What to leave off the canvas

Not everything needs to be a reference. Some asset types are noise more than signal:
  • Past ads that don’t represent the new direction. If you’re refreshing the look, old assets will pull the agent back toward the look you’re trying to leave.
  • Generic stock imagery. Unless it specifically matches your brand, it dilutes the reference.
  • Low-resolution or compressed JPGs. The model struggles to extract style from heavily compressed images. Use the highest-quality source you have.
If in doubt, generate with fewer references first. You can always add more later.

Image editing tools on the canvas

Once you have a generated image, you don’t always need to start over to make a change.

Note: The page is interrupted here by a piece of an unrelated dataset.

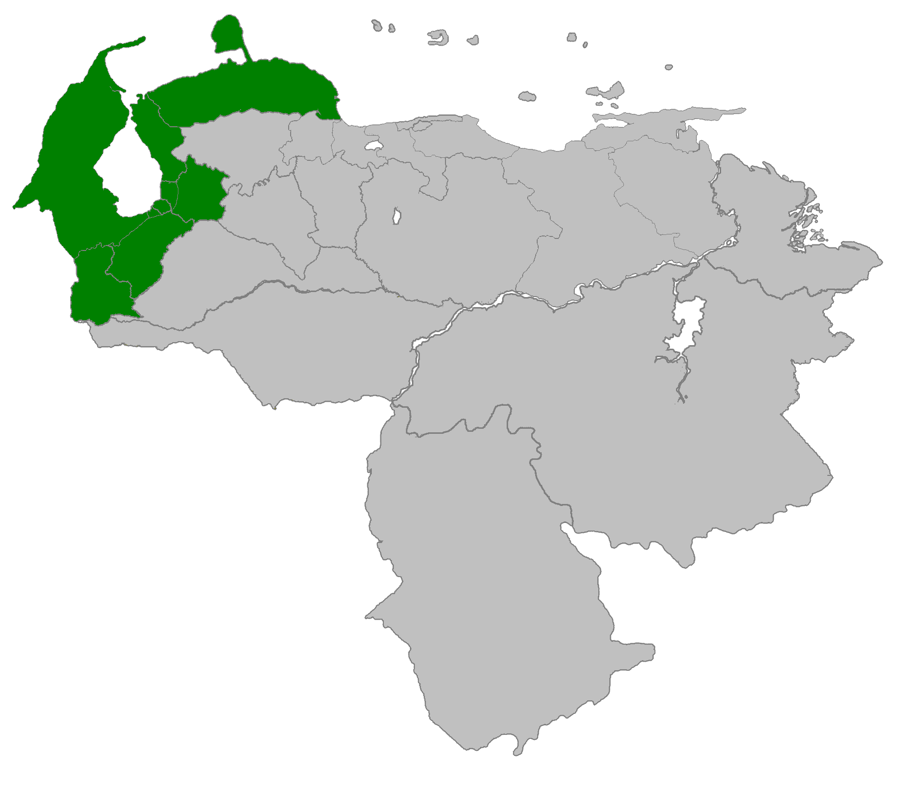 Ubicación del Departamento Zulia de la Gran Colombia 1823 - 1830
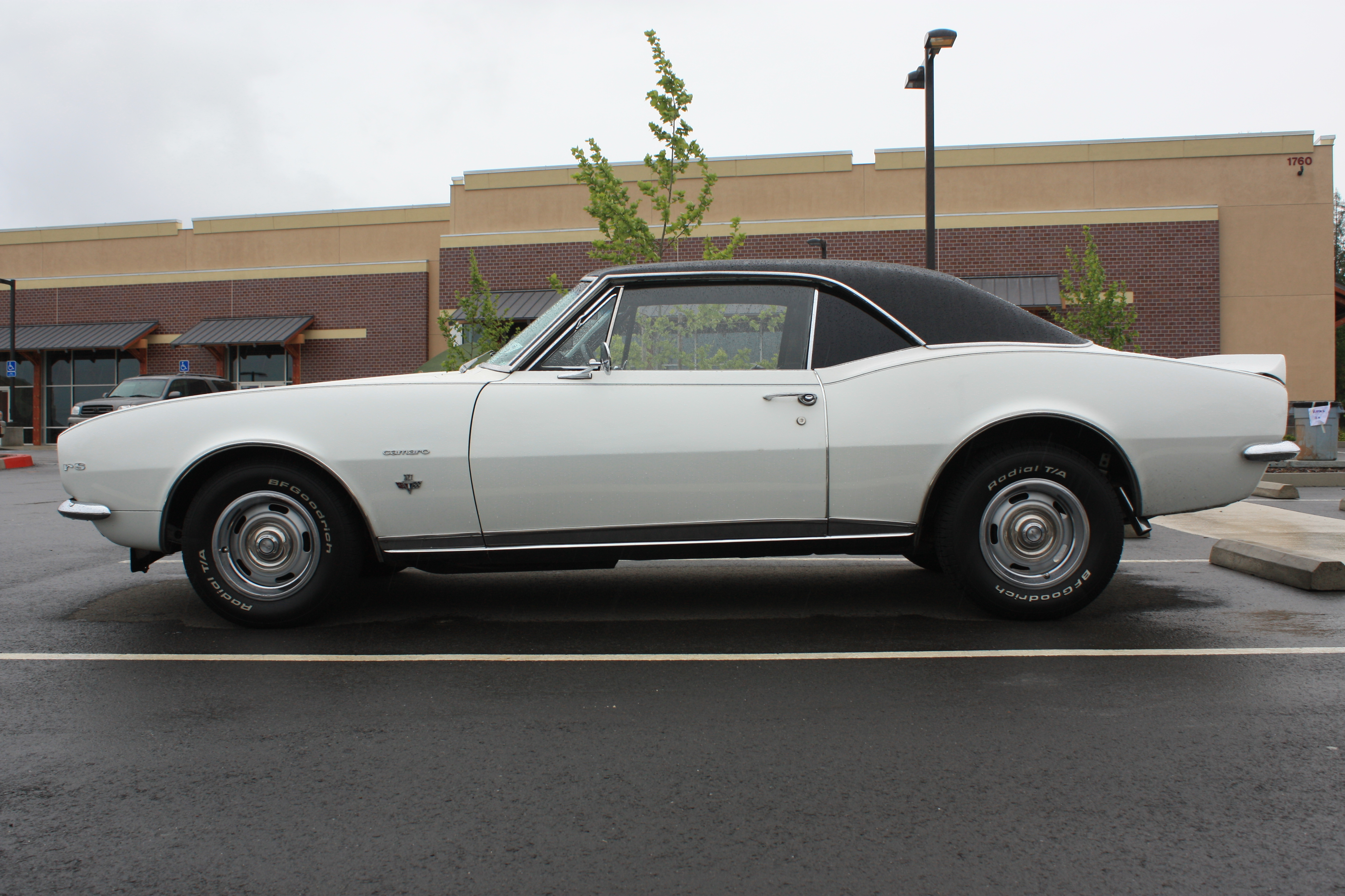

A few tools live directly on each image node:
  • Edit Image — open the image in a quick editing surface for small tweaks.
  • Inpaint — draw a mask over an area, then describe what should fill it. Useful for removing or replacing a specific element without re-running the whole generation.
  • Remove Background — exactly what it sounds like. Outputs a transparent PNG.
  • Upscale — increase resolution after generation if you started at 1K and want to ship at 2K or 4K.
  • Studio node — for layered editing with text overlays, see the Fonts section above.
Inpaint is improving but isn’t always the right tool. For things like “remove the text from this image,” an image-to-image regeneration with a prompt like “recreate this exactly, but remove all text apart from the @logo” often produces cleaner results than masking. Try the image-to-image route first; reach for Inpaint when you need to keep most of the image untouched but change one specific region.